Would you please output only the lines from the one containing "Pre RPM Octubre 2020 | 0.025 |" through the end of the entries below, exactly as written?

Items from a data source:
==================================================
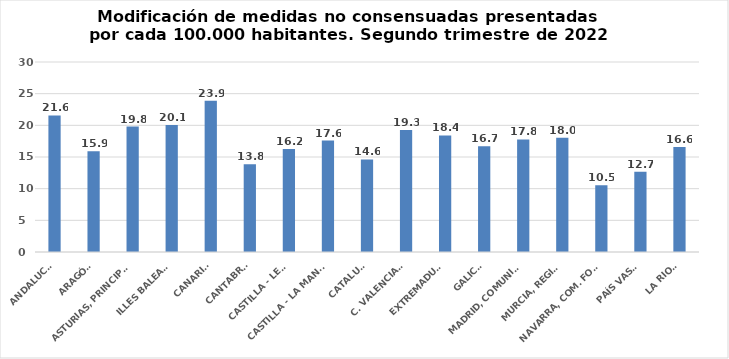
| Category | Series 0 |
|---|---|
| ANDALUCÍA | 21.566 |
| ARAGÓN | 15.92 |
| ASTURIAS, PRINCIPADO | 19.811 |
| ILLES BALEARS | 20.064 |
| CANARIAS | 23.893 |
| CANTABRIA | 13.841 |
| CASTILLA - LEÓN | 16.244 |
| CASTILLA - LA MANCHA | 17.591 |
| CATALUÑA | 14.608 |
| C. VALENCIANA | 19.27 |
| EXTREMADURA | 18.402 |
| GALICIA | 16.697 |
| MADRID, COMUNIDAD | 17.778 |
| MURCIA, REGIÓN | 18.022 |
| NAVARRA, COM. FORAL | 10.548 |
| PAÍS VASCO | 12.686 |
| LA RIOJA | 16.589 |
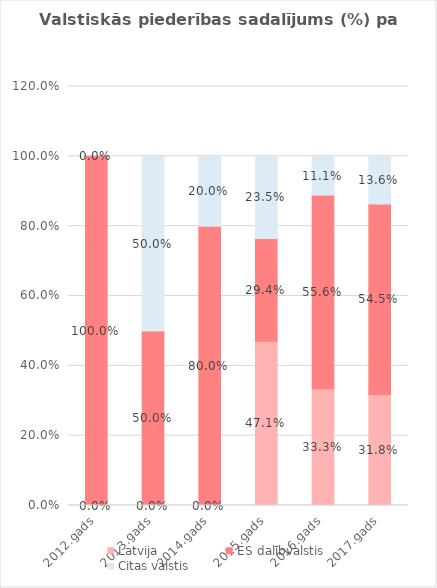
| Category | Latvija | ES dalībvalstis | Citas valstis |
|---|---|---|---|
| 2012.gads | 0 | 1 | 0 |
| 2013.gads | 0 | 0.5 | 0.5 |
| 2014.gads | 0 | 0.8 | 0.2 |
| 2015.gads | 0.471 | 0.294 | 0.235 |
| 2016.gads | 0.333 | 0.556 | 0.111 |
| 2017.gads | 0.318 | 0.545 | 0.136 |
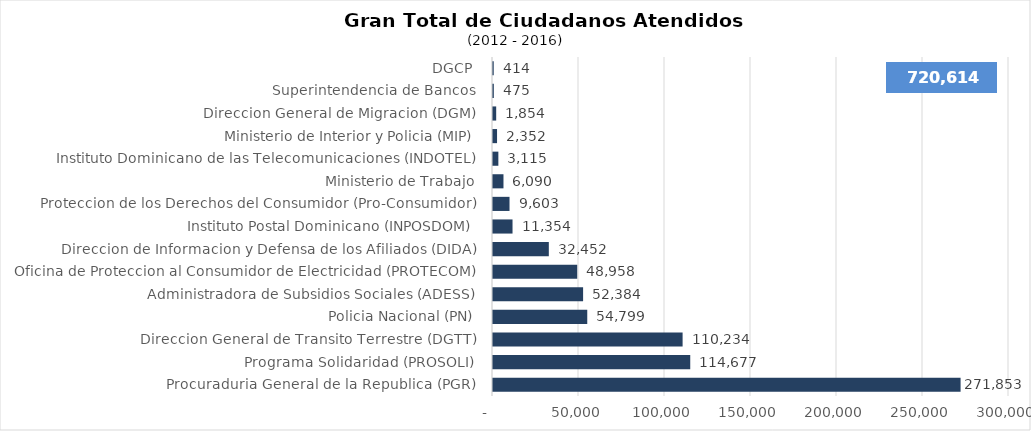
| Category | Series 0 |
|---|---|
| Procuraduria General de la Republica (PGR) | 271853 |
| Programa Solidaridad (PROSOLI) | 114677 |
| Direccion General de Transito Terrestre (DGTT) | 110234 |
| Policia Nacional (PN) | 54799 |
| Administradora de Subsidios Sociales (ADESS) | 52384 |
| Oficina de Proteccion al Consumidor de Electricidad (PROTECOM) | 48958 |
| Direccion de Informacion y Defensa de los Afiliados (DIDA) | 32452 |
| Instituto Postal Dominicano (INPOSDOM) | 11354 |
| Proteccion de los Derechos del Consumidor (Pro-Consumidor) | 9603 |
| Ministerio de Trabajo | 6090 |
| Instituto Dominicano de las Telecomunicaciones (INDOTEL) | 3115 |
| Ministerio de Interior y Policia (MIP) | 2352 |
| Direccion General de Migracion (DGM) | 1854 |
| Superintendencia de Bancos | 475 |
| DGCP | 414 |
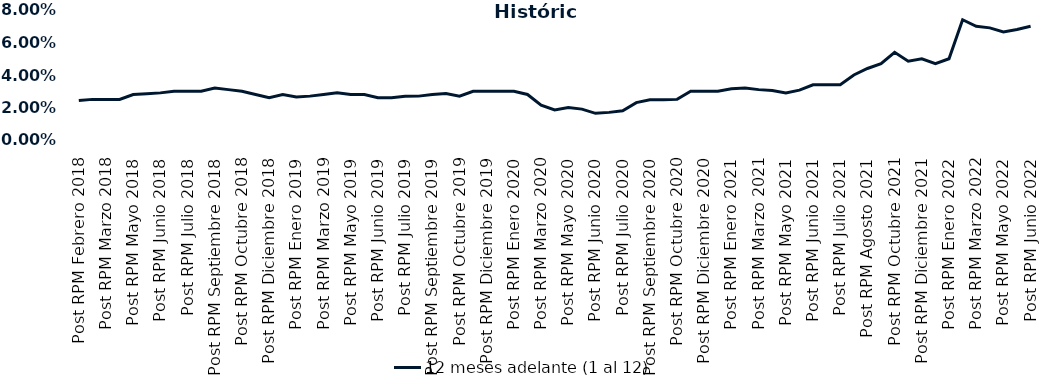
| Category | 12 meses adelante (1 al 12)  |
|---|---|
| Post RPM Febrero 2018 | 0.024 |
| Pre RPM Marzo 2018 | 0.025 |
| Post RPM Marzo 2018 | 0.025 |
| Pre RPM Mayo 2018 | 0.025 |
| Post RPM Mayo 2018 | 0.028 |
| Pre RPM Junio 2018 | 0.028 |
| Post RPM Junio 2018 | 0.029 |
| Pre RPM Julio 2018 | 0.03 |
| Post RPM Julio 2018 | 0.03 |
| Pre RPM Septiembre 2018 | 0.03 |
| Post RPM Septiembre 2018 | 0.032 |
| Pre RPM Octubre 2018 | 0.031 |
| Post RPM Octubre 2018 | 0.03 |
| Pre RPM Diciembre 2018 | 0.028 |
| Post RPM Diciembre 2018 | 0.026 |
| Pre RPM Enero 2019 | 0.028 |
| Post RPM Enero 2019 | 0.026 |
| Pre RPM Marzo 2019 | 0.027 |
| Post RPM Marzo 2019 | 0.028 |
| Pre RPM Mayo 2019 | 0.029 |
| Post RPM Mayo 2019 | 0.028 |
| Pre RPM Junio 2019 | 0.028 |
| Post RPM Junio 2019 | 0.026 |
| Pre RPM Julio 2019 | 0.026 |
| Post RPM Julio 2019 | 0.027 |
| Pre RPM Septiembre 2019 | 0.027 |
| Post RPM Septiembre 2019 | 0.028 |
| Pre RPM Octubre 2019 | 0.029 |
| Post RPM Octubre 2019 | 0.027 |
| Pre RPM Diciembre 2019 | 0.03 |
| Post RPM Diciembre 2019 | 0.03 |
| Pre RPM Enero 2020 | 0.03 |
| Post RPM Enero 2020 | 0.03 |
| Pre RPM Marzo 2020 | 0.028 |
| Post RPM Marzo 2020 | 0.022 |
| Pre RPM Mayo 2020 | 0.018 |
| Post RPM Mayo 2020 | 0.02 |
| Pre RPM Junio 2020 | 0.019 |
| Post RPM Junio 2020 | 0.016 |
| Pre RPM Julio 2020 | 0.017 |
| Post RPM Julio 2020 | 0.018 |
| Pre RPM Septiembre 2020 | 0.023 |
| Post RPM Septiembre 2020 | 0.025 |
| Pre RPM Octubre 2020 | 0.025 |
| Post RPM Octubre 2020 | 0.025 |
| Pre RPM Diciembre 2020 | 0.03 |
| Post RPM Diciembre 2020 | 0.03 |
| Pre RPM Enero 2021 | 0.03 |
| Post RPM Enero 2021 | 0.032 |
| Pre RPM Marzo 2021 | 0.032 |
| Post RPM Marzo 2021 | 0.031 |
| Pre RPM Mayo 2021 | 0.03 |
| Post RPM Mayo 2021 | 0.029 |
| Pre RPM Junio 2021 | 0.031 |
| Post RPM Junio 2021 | 0.034 |
| Pre RPM Julio 2021 | 0.034 |
| Post RPM Julio 2021 | 0.034 |
| Pre RPM Agosto 2021 | 0.04 |
| Post RPM Agosto 2021 | 0.044 |
| Pre RPM Octubre 2021 | 0.047 |
| Post RPM Octubre 2021 | 0.054 |
| Pre RPM Diciembre 2021 | 0.048 |
| Post RPM Diciembre 2021 | 0.05 |
| Pre RPM Enero 2022 | 0.047 |
| Post RPM Enero 2022 | 0.05 |
| Pre RPM Marzo 2022 | 0.074 |
| Post RPM Marzo 2022 | 0.07 |
| Pre RPM Mayo 2022 | 0.069 |
| Post RPM Mayo 2022 | 0.066 |
| Pre RPM Junio 2022 | 0.068 |
| Post RPM Junio 2022 | 0.07 |
==================================================
EXERCISE RESULT:
| Pre RPM Octubre 2020 | 0.025 |
| Post RPM Octubre 2020 | 0.025 |
| Pre RPM Diciembre 2020 | 0.03 |
| Post RPM Diciembre 2020 | 0.03 |
| Pre RPM Enero 2021 | 0.03 |
| Post RPM Enero 2021 | 0.032 |
| Pre RPM Marzo 2021 | 0.032 |
| Post RPM Marzo 2021 | 0.031 |
| Pre RPM Mayo 2021 | 0.03 |
| Post RPM Mayo 2021 | 0.029 |
| Pre RPM Junio 2021 | 0.031 |
| Post RPM Junio 2021 | 0.034 |
| Pre RPM Julio 2021 | 0.034 |
| Post RPM Julio 2021 | 0.034 |
| Pre RPM Agosto 2021 | 0.04 |
| Post RPM Agosto 2021 | 0.044 |
| Pre RPM Octubre 2021 | 0.047 |
| Post RPM Octubre 2021 | 0.054 |
| Pre RPM Diciembre 2021 | 0.048 |
| Post RPM Diciembre 2021 | 0.05 |
| Pre RPM Enero 2022 | 0.047 |
| Post RPM Enero 2022 | 0.05 |
| Pre RPM Marzo 2022 | 0.074 |
| Post RPM Marzo 2022 | 0.07 |
| Pre RPM Mayo 2022 | 0.069 |
| Post RPM Mayo 2022 | 0.066 |
| Pre RPM Junio 2022 | 0.068 |
| Post RPM Junio 2022 | 0.07 |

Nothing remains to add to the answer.